When problems appeared, successive administrations generally took them
as reasons to expand U.S. deployments. Even if its bid for primacy had
created or exacerbated those problems, Washington had the solution: more
and better primacy.
Now the war in Ukraine is tempting policymakers to repeat that mistake
in an exceedingly consequential way. Just when President Joe Biden had
been trying to prioritize security in Asia and prosperity for the
American middle class, advocates of U.S. primacy are seizing this
emotionally charged moment to insist that post–Cold War path dependency
prevail. Rather than pivot to Asia, they argue, the United States must
now build up its military presence in Europe to contain an assertive
Russia, even as it strengthens its Indo-Pacific defenses to contain a
rising China. They admit their proposal would cost hundreds of billions
of dollars more in defense spending and put U.S. forces on the front
lines of two potential great-power wars, but they think the price is
worth it.
The Biden administration should decline this invitation to wage a risky
global cold war. Although the invasion of Ukraine has revealed Russian
President Vladimir Putin’s willingness to take risks in the pursuit of
aggression, it has also exposed the weakness of the Russian military and
economy. If anything, the war has strengthened the case for strategic
discipline, by offering a chance to encourage Europe to balance against
Russia while the United States concentrates on security in Asia and
renewal at home. Such a division of labor is fair and sustainable. It
would put the United States in the best position to limit the fallout
from the war in Ukraine and achieve long-term peace and stability in
Europe and beyond. Primacy’s lure is strong in Washington, but a more
restrained approach is better.
DÉJÀ VU
Since Russia’s invasion began, advocates of U.S. primacy have contended
that the war demands not only an immediate response from the United
States but also an enduring grand-strategic shift. Riding a wave of
anti-Russian sentiment, they want the Biden administration to cast aside
the new, Asia-centric posture that it had been expected to roll out.

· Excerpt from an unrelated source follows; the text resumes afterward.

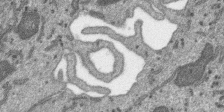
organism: Human
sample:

“We cannot pretend any longer that a national security focus primarily
on China will protect our political, economic and security interests,” wrote former
Secretary of Defense Robert Gates. “As we have seen in Ukraine, a
reckless, risk-taking dictator in Russia (or elsewhere) can be every bit
as much a challenge to our interests and our security.” To keep the war
from expanding, the Biden administration has boosted the number of U.S.
troops in Europe to around 100,000—a level not seen in decades.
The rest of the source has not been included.